> **DATA TO EXAMINE**
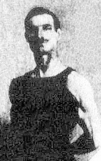 Antoine Costa vers 1910.
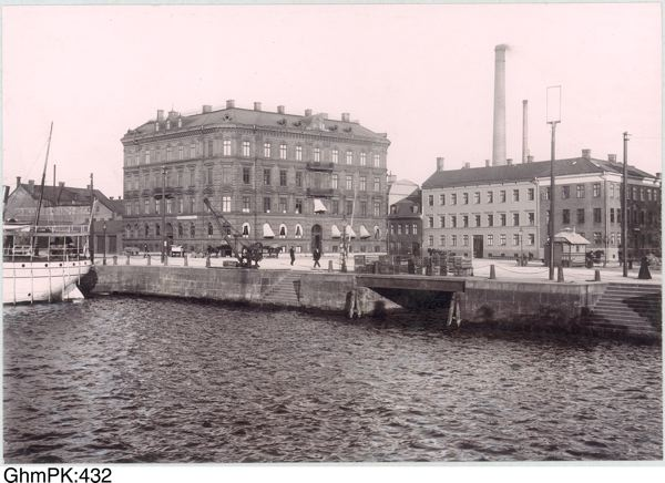 Lilla Klädpressaregatan 1 - Östra Hamngatan 2 - Kanaltorget 1 i stadsdelen Nordstaden i Göteborg. Foto år 1902. Göteborgs stadsmuseum GhmPK:432.
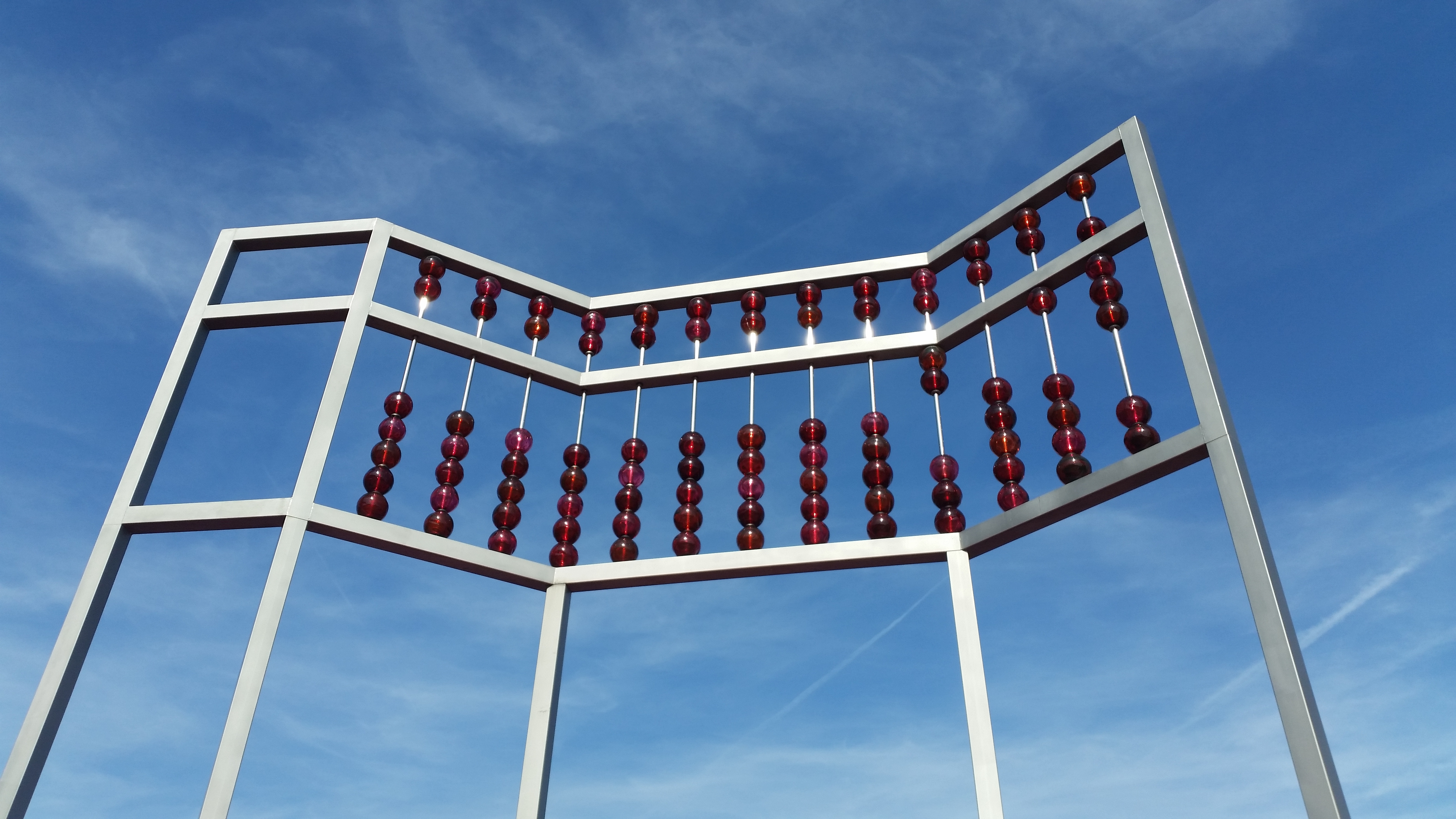 HIV/AIDSmonument
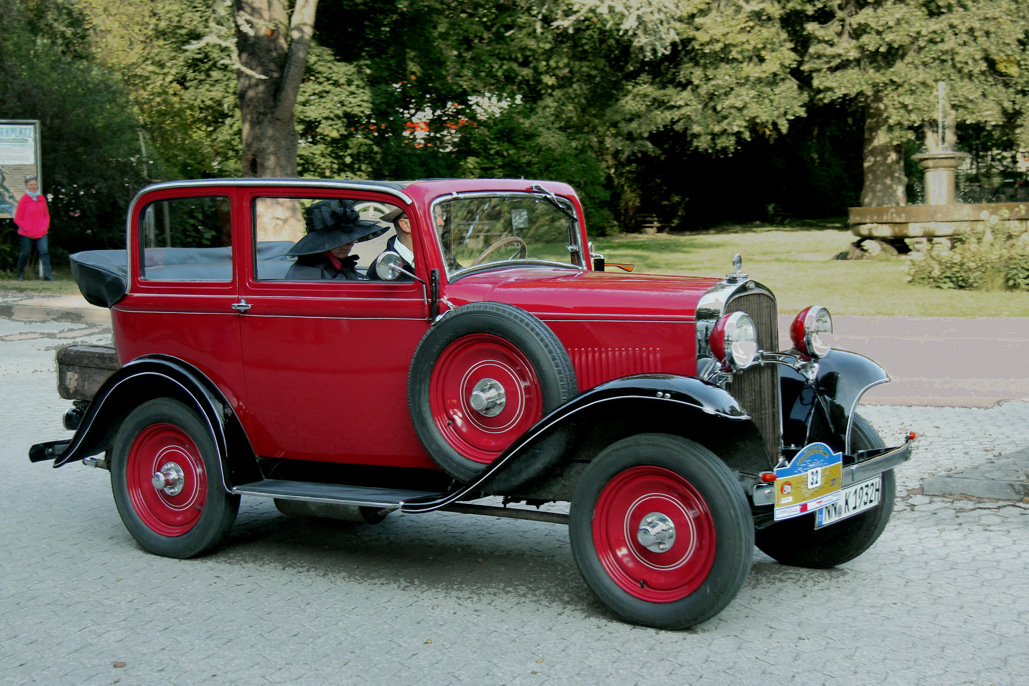 Opel 1,2 Liter, Baujahr 1932, bei der Moselschiefer-Classic
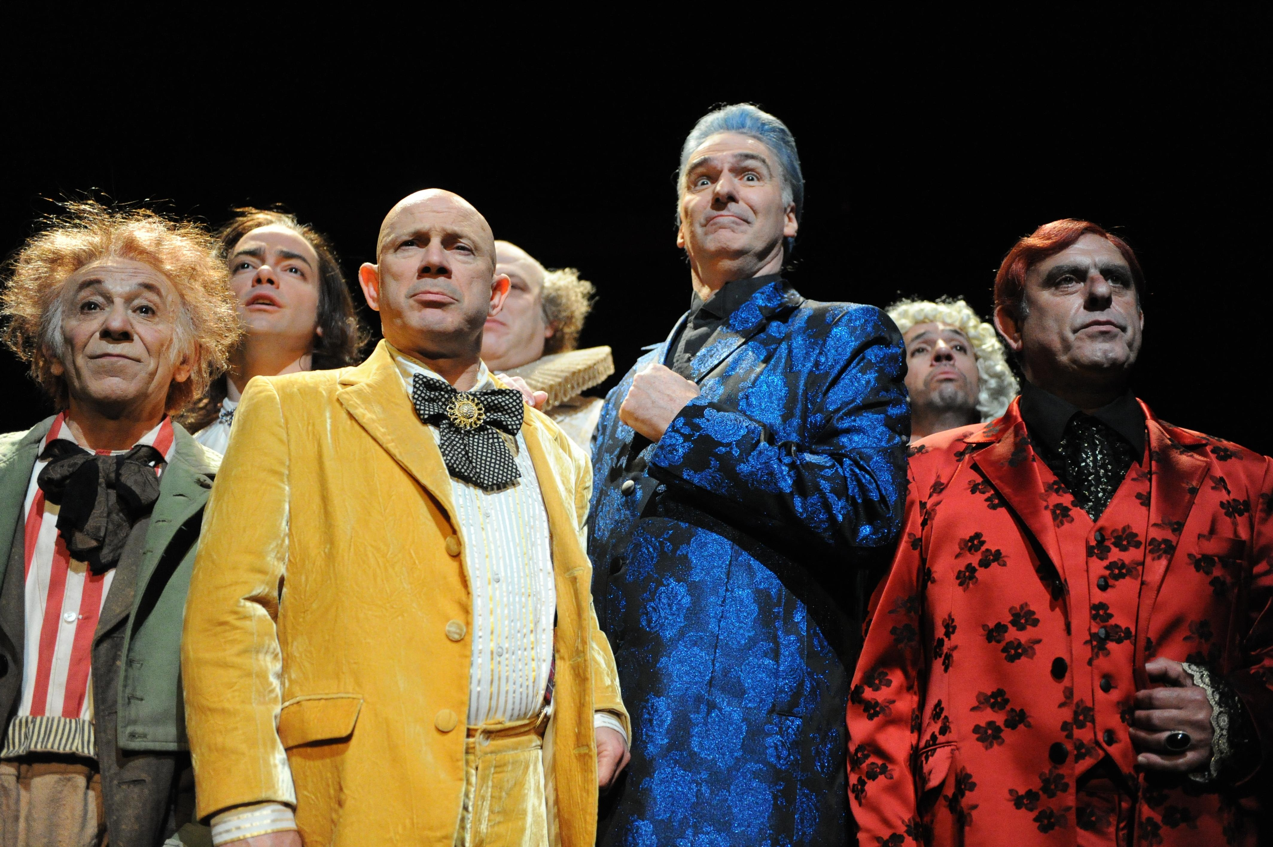 בית ספר לנשים מאת מולייר, קופרודוקציה של הקאמרי וחיפה, בבימויו של אודי בן-משה, 2012
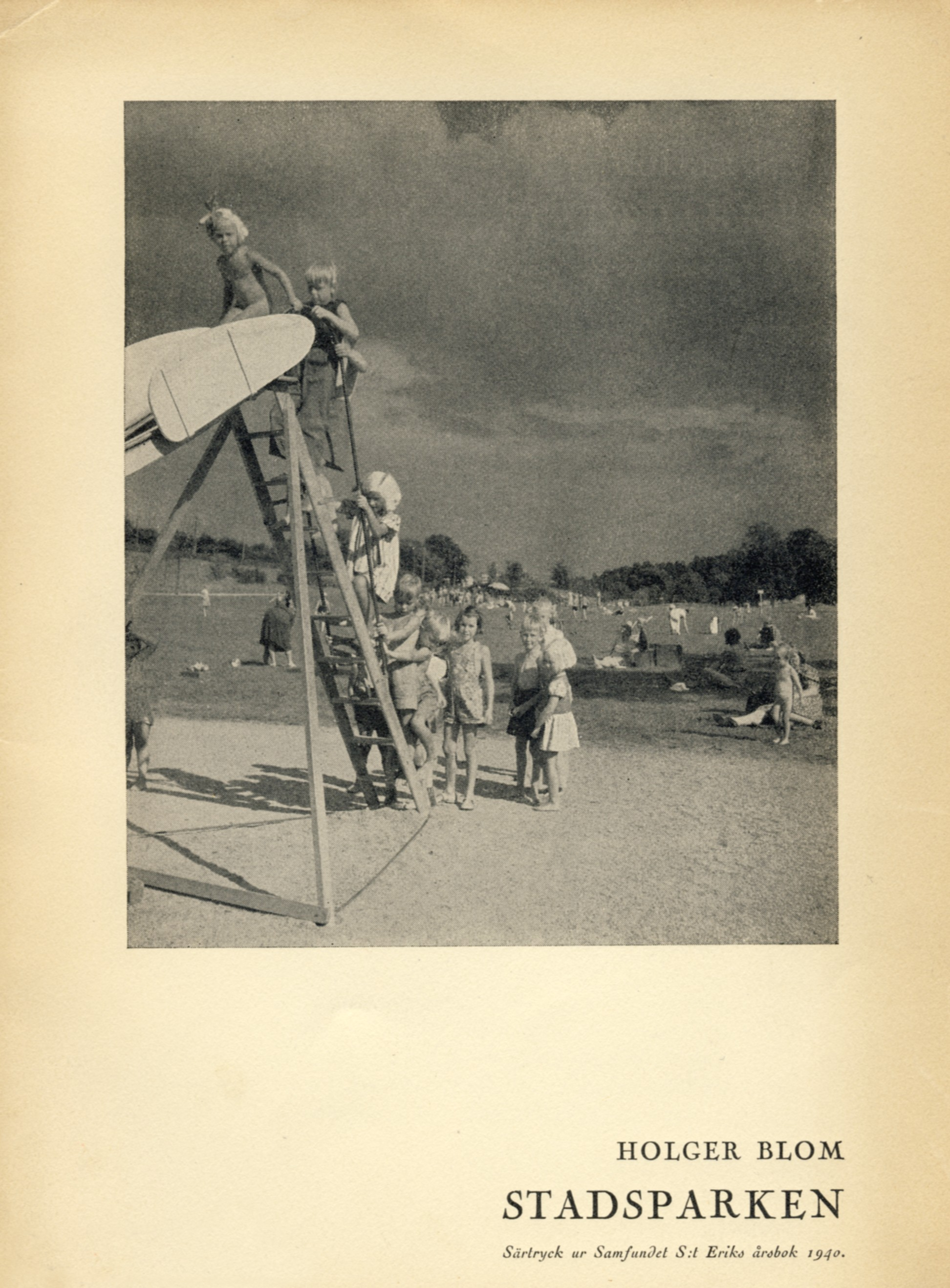 Holger Blom "Stadsparken" särtryck au Samfundet S:t Eriks årsbok 1940
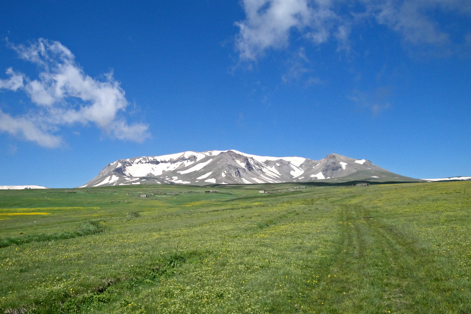 гора Спитакасар
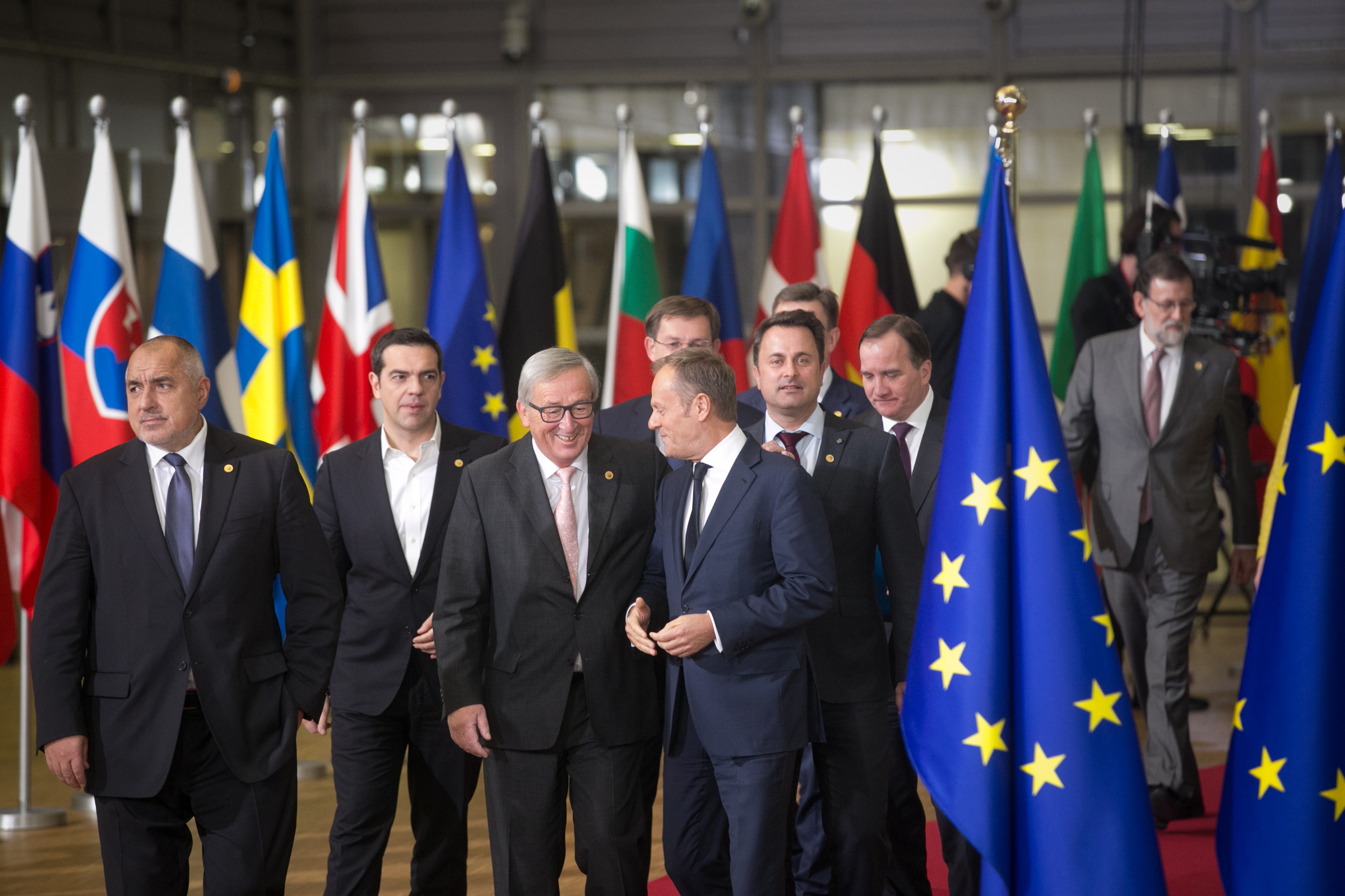 Photo: Tauno Tõhk (EU2017EE)
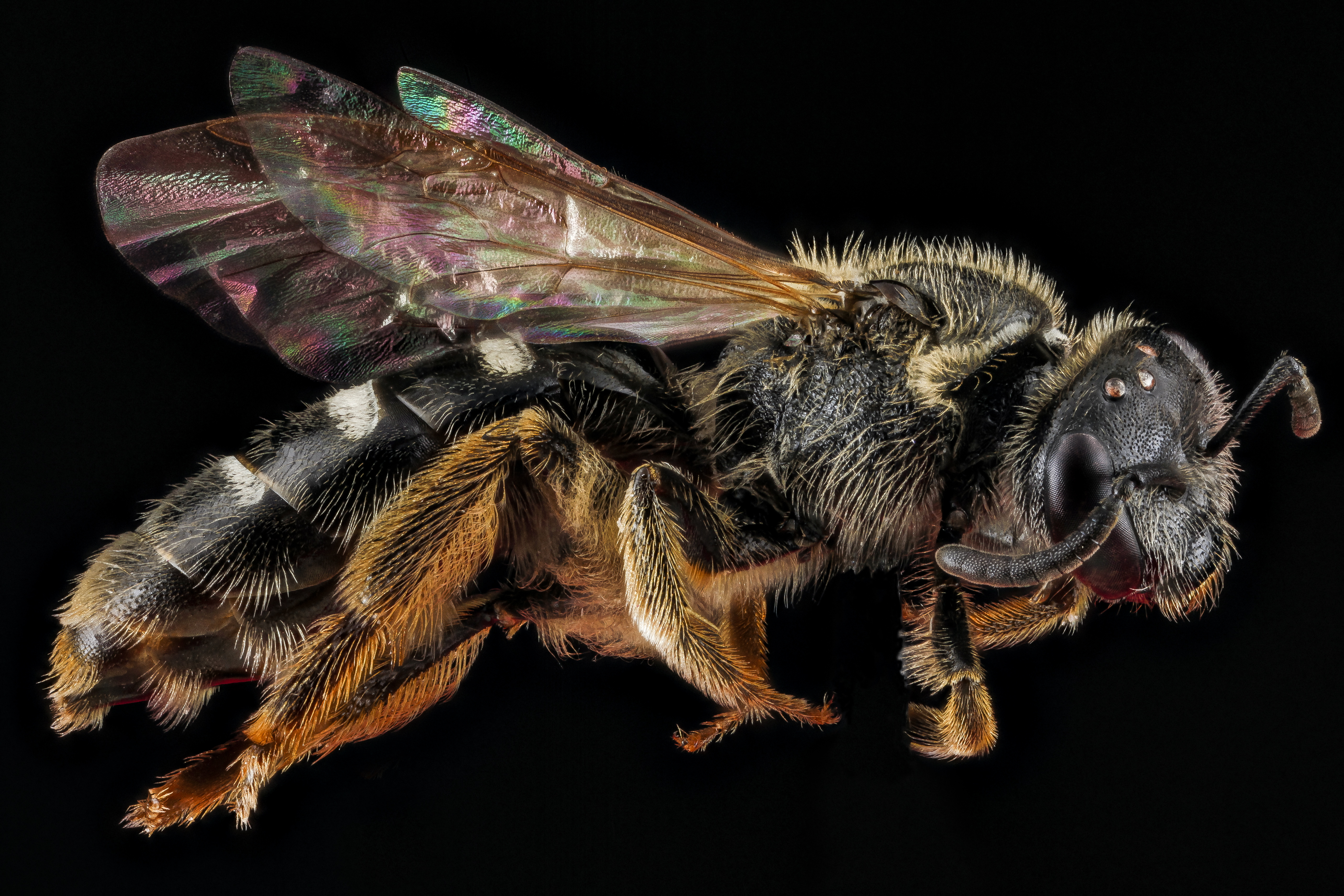 Lasioglossum truncatum, Maryland
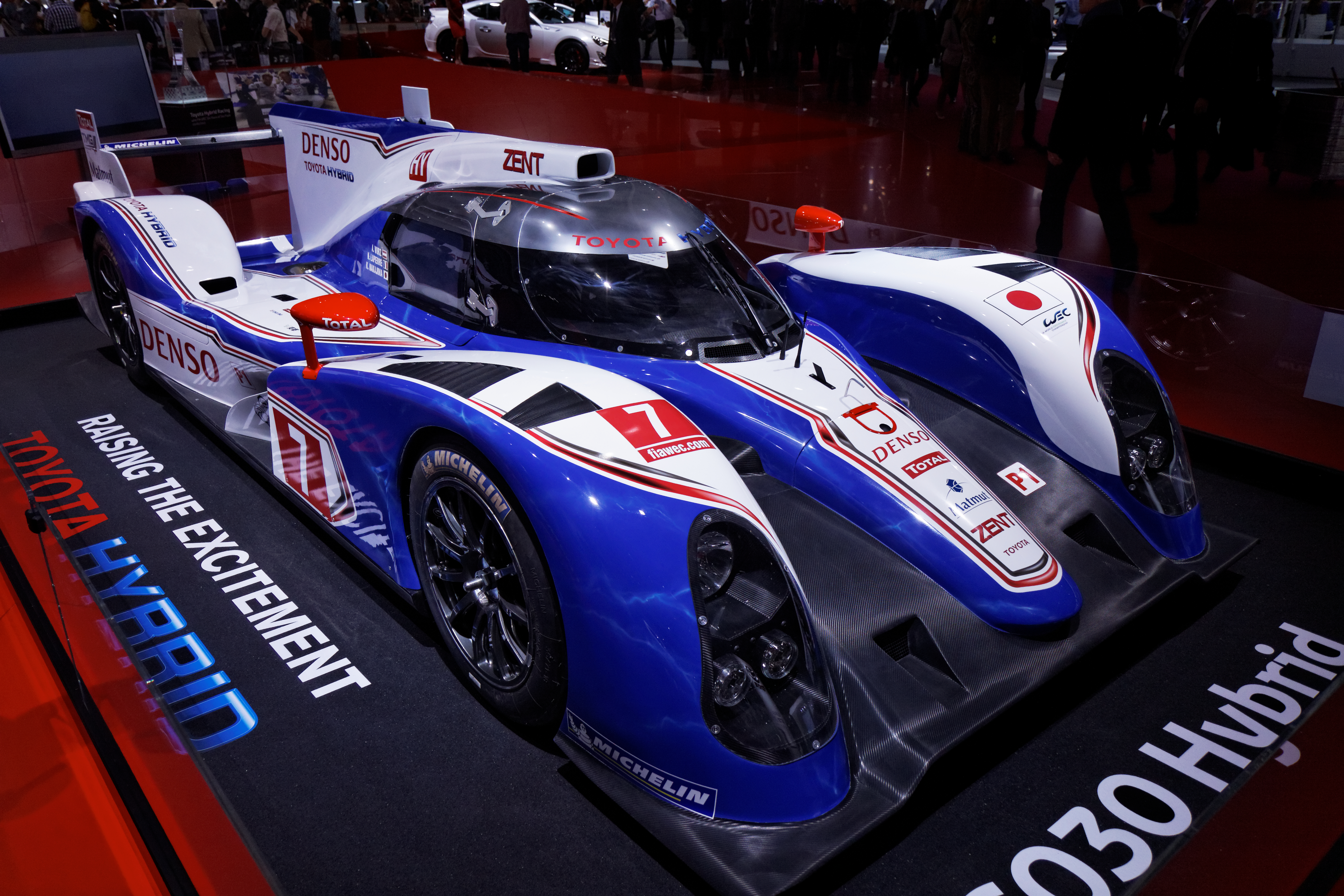 Une Toyota TSO30 Hybrid présentée lors du Mondial de l'Automobile de Paris 2012.

> **WHAT IS NEEDED**
The line with "Photo: Tauno Tõhk (EU2017EE)" marks the end: restate word for word every line from the top of the data through that one, omitting pictures.

> **RESPONSE TO THIS TASK**
 Antoine Costa vers 1910.
 Lilla Klädpressaregatan 1 - Östra Hamngatan 2 - Kanaltorget 1 i stadsdelen Nordstaden i Göteborg. Foto år 1902. Göteborgs stadsmuseum GhmPK:432.
 HIV/AIDSmonument
 Opel 1,2 Liter, Baujahr 1932, bei der Moselschiefer-Classic
 בית ספר לנשים מאת מולייר, קופרודוקציה של הקאמרי וחיפה, בבימויו של אודי בן-משה, 2012
 Holger Blom "Stadsparken" särtryck au Samfundet S:t Eriks årsbok 1940
 гора Спитакасар
 Photo: Tauno Tõhk (EU2017EE)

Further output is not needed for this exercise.